▶ _Required work_: Below are entries; repeat exactly, and nothing else, the lines from the one holding "Runenkästchen von Auzon" through the one holding "Wappen der Gemeinde Welkenbach", inclusive. Leave the pictures out.
── Data to process
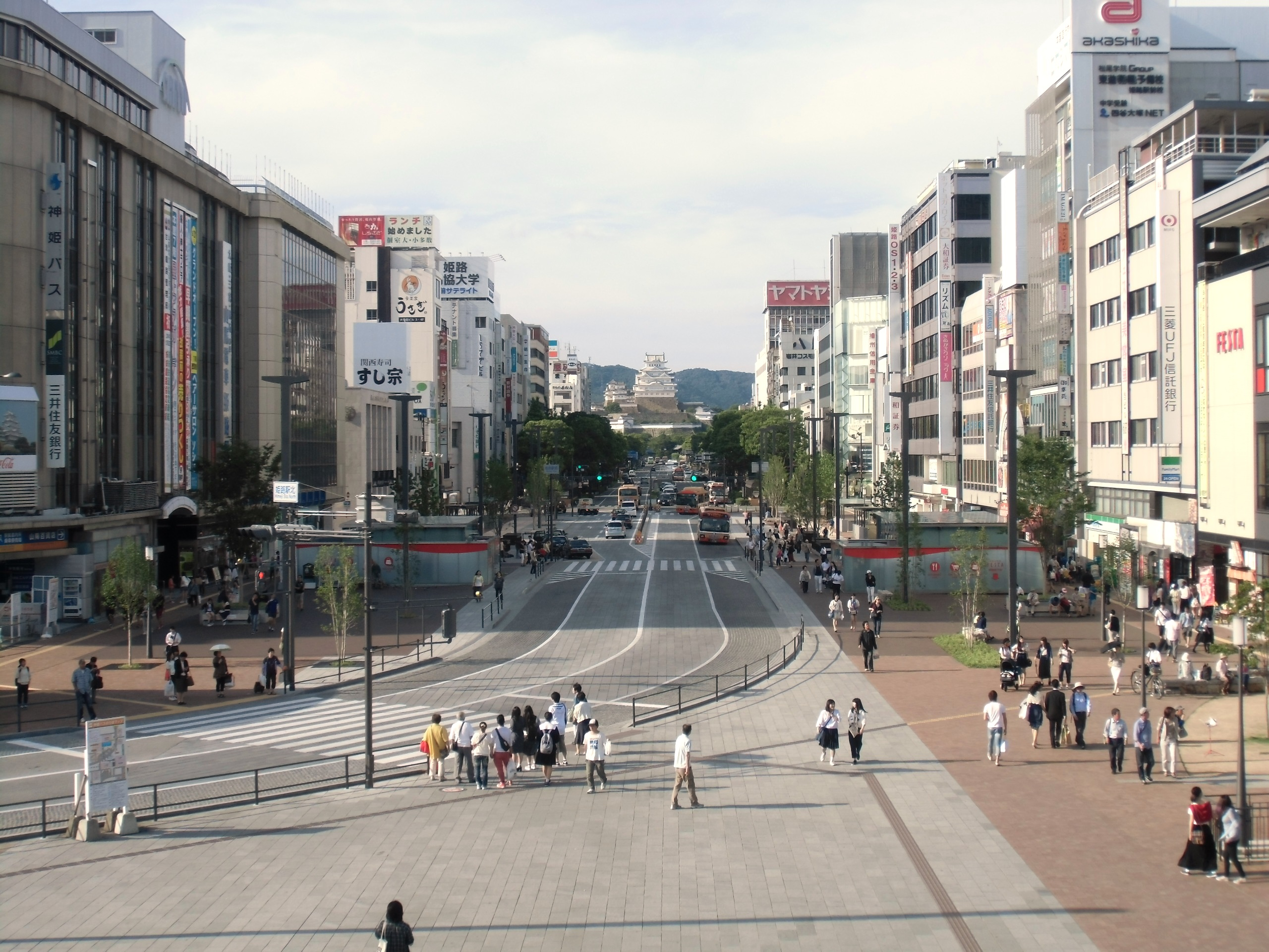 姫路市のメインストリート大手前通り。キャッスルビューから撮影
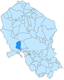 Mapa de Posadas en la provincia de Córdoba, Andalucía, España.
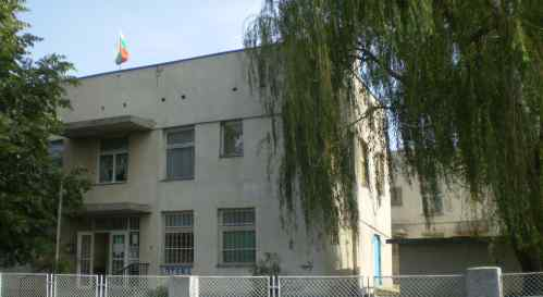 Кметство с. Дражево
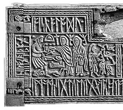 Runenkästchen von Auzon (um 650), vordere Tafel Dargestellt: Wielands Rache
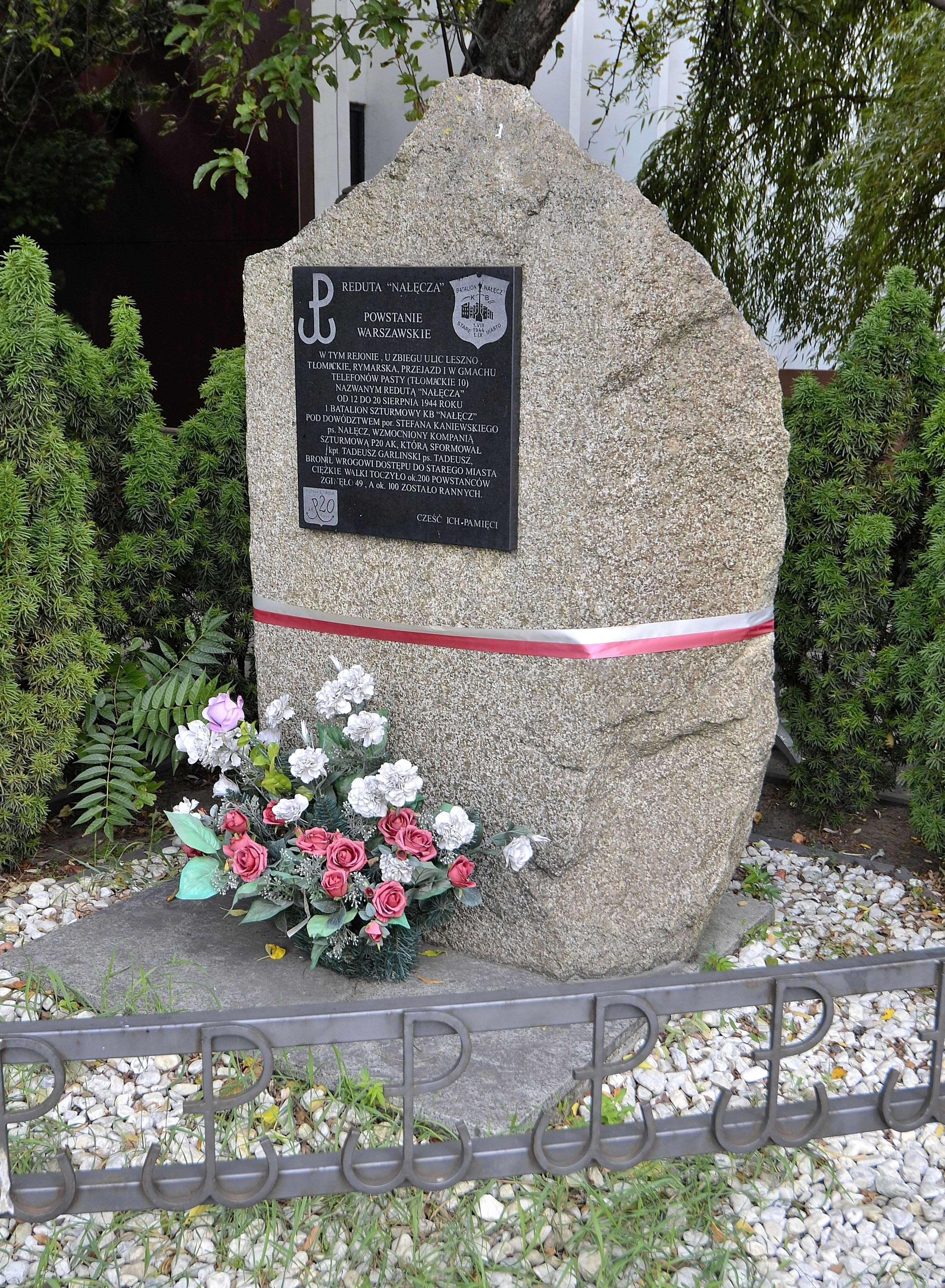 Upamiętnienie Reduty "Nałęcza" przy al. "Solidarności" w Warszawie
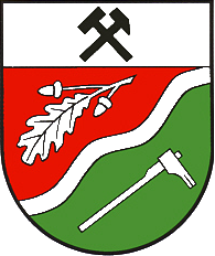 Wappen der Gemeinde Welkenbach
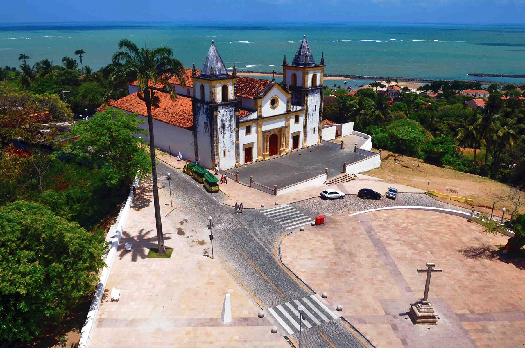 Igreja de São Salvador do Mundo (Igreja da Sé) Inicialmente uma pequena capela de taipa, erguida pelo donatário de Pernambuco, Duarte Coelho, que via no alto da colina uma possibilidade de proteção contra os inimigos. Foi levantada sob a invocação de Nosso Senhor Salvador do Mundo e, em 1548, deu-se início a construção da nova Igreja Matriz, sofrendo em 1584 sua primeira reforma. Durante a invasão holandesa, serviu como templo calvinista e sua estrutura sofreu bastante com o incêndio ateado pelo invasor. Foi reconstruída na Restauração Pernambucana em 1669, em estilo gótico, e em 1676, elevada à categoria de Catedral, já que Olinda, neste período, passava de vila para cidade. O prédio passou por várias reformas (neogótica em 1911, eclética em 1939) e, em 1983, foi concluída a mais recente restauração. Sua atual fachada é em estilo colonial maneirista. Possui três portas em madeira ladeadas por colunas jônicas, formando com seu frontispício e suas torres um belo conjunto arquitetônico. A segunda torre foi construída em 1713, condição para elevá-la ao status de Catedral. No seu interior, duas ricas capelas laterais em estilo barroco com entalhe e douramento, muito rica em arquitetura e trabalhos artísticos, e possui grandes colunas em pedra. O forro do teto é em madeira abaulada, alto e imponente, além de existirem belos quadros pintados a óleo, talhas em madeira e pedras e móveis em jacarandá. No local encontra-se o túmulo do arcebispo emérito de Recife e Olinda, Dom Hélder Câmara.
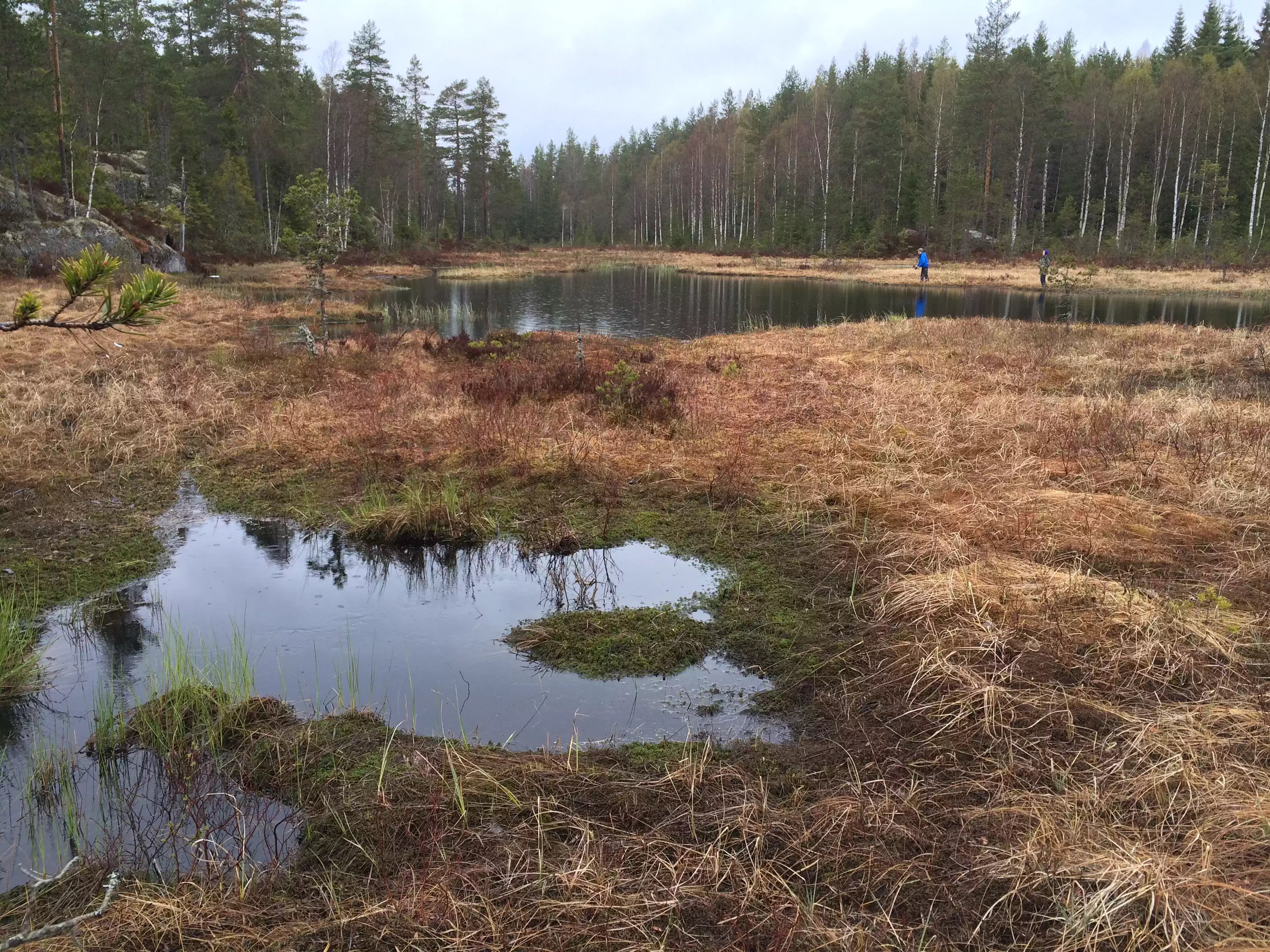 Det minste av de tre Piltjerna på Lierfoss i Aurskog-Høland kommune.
────
── Data to process
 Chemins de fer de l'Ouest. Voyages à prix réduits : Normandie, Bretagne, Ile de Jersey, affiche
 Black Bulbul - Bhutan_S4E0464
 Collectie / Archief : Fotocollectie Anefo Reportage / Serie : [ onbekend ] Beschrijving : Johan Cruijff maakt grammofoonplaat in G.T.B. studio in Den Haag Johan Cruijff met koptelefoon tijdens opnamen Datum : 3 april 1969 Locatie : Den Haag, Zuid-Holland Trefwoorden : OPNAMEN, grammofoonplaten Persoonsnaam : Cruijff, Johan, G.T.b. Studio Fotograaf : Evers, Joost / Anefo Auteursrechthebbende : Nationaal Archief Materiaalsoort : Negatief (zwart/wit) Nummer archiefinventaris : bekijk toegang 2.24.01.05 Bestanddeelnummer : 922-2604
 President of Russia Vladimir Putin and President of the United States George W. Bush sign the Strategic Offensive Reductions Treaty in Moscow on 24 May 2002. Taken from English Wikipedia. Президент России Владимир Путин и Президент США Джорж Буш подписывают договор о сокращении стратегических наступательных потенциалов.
────
── Data to process
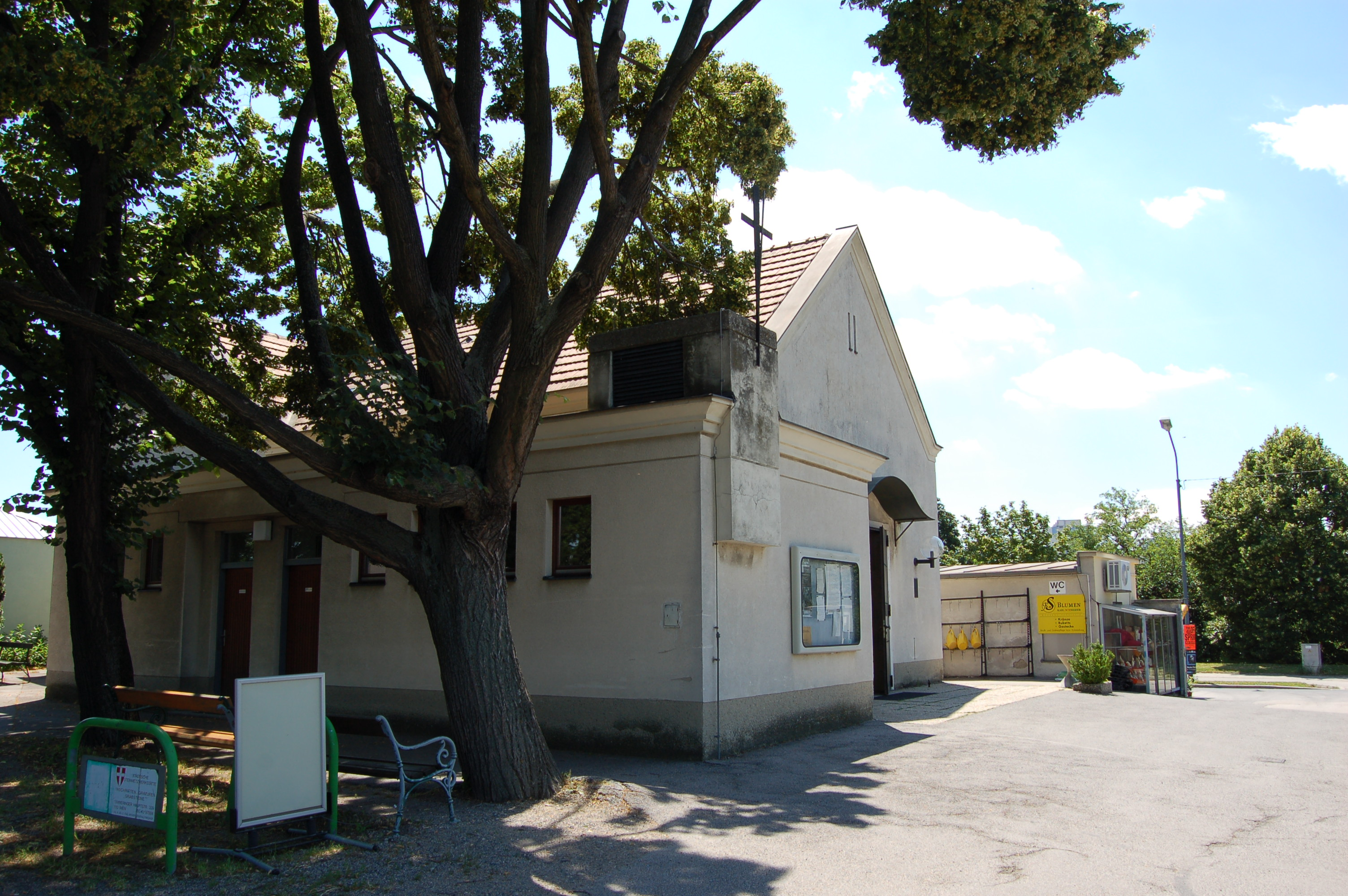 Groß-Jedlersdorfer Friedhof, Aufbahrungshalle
────
▶ _Result of the exercise_:
 Runenkästchen von Auzon (um 650), vordere Tafel Dargestellt: Wielands Rache
 Upamiętnienie Reduty "Nałęcza" przy al. "Solidarności" w Warszawie
 Wappen der Gemeinde Welkenbach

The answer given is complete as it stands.